As our current knowledge of biology suggests, there is no reason to doubt the fact that the patterns of structures, behavior, genes, and developmental programs fit best with the hypothesis that all organisms share common ancestors. Many of the similarities among these widely divergent groups are a result of that ancestry. The questions currently being debated in biology are not whether homology is real, but rather what structures are homologous and how we may best determine homology (because our diagnostic approaches are fallible). This type of discussion of reliability of methodology is typical for science in all fields, not just biology. Descent is the basis for homology; similar genes, acting through development, convey homology between generations. Genes build structures through their interactions in the developmental program. Therefore genes, development, and similarity of structure and position are discovery procedures for homology; they help biologists to determine evolutionary relationships. This fits the patterns and processes we observe in the natural world; this is what we should teach.

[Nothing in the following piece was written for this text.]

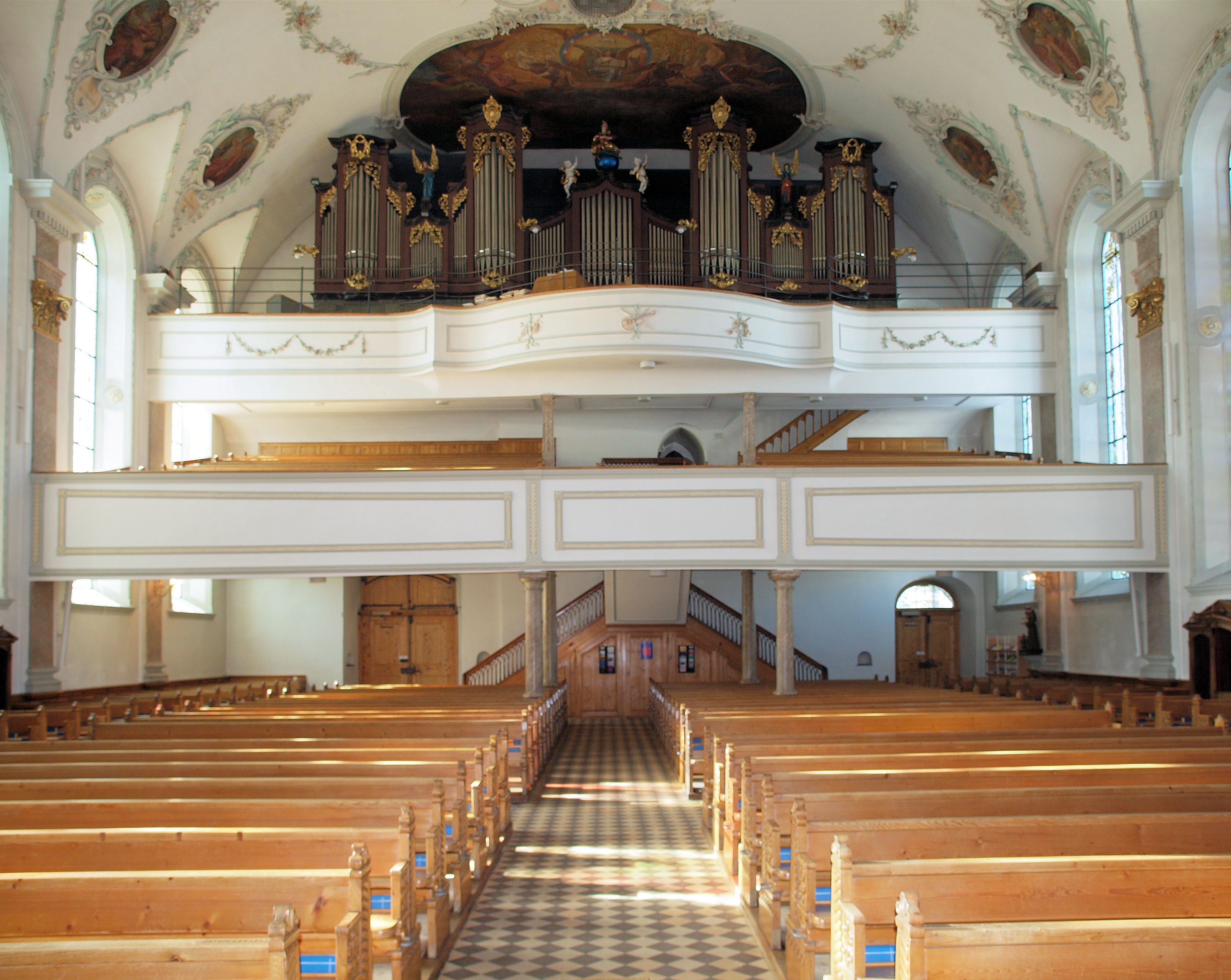 Innenraum der Pfarrkirche St. Mauritius in Appenzell. Vor dem dem Chor stehend in Richtung Westen schauend, mit der Empore der Orgelempore.

The biggest flaw in textbook descriptions of homology is that they, like Wells, tend to confuse the definition of homology with the diagnosis of homologous features. Textbooks need to state explicitly that homologies are similarities seen in the biological world that are best explained as being due to common descent. They should then explain how homologous structures are diagnosed by their similar structure and position, biochemical basis, developmental path, and so on. A more detailed and lengthened discussion would help to remove the appearance of circularity caused by oversimplified descriptions. Describing how homology is used as a tool to discover evolutionary relationships would make it a much more pedagogically useful concept for students because it would show them how evolutionary biologists use anatomical observations to discover evolutionary relationships. Finally, adding the notions of multiple layers of homology from genetics and developmental biology would better show students just how different lines of evidence converge to support homologies and phylogenies. Textbooks should not follow Wells's suggestion to say that homology is merely similarity in structure and position, nor should they state that there are "other" reasons for homologies beyond inheritance from a common ancestor. To revert to Wells's 19th-century notion of homology would leave students unprepared to participate in 21st-century science.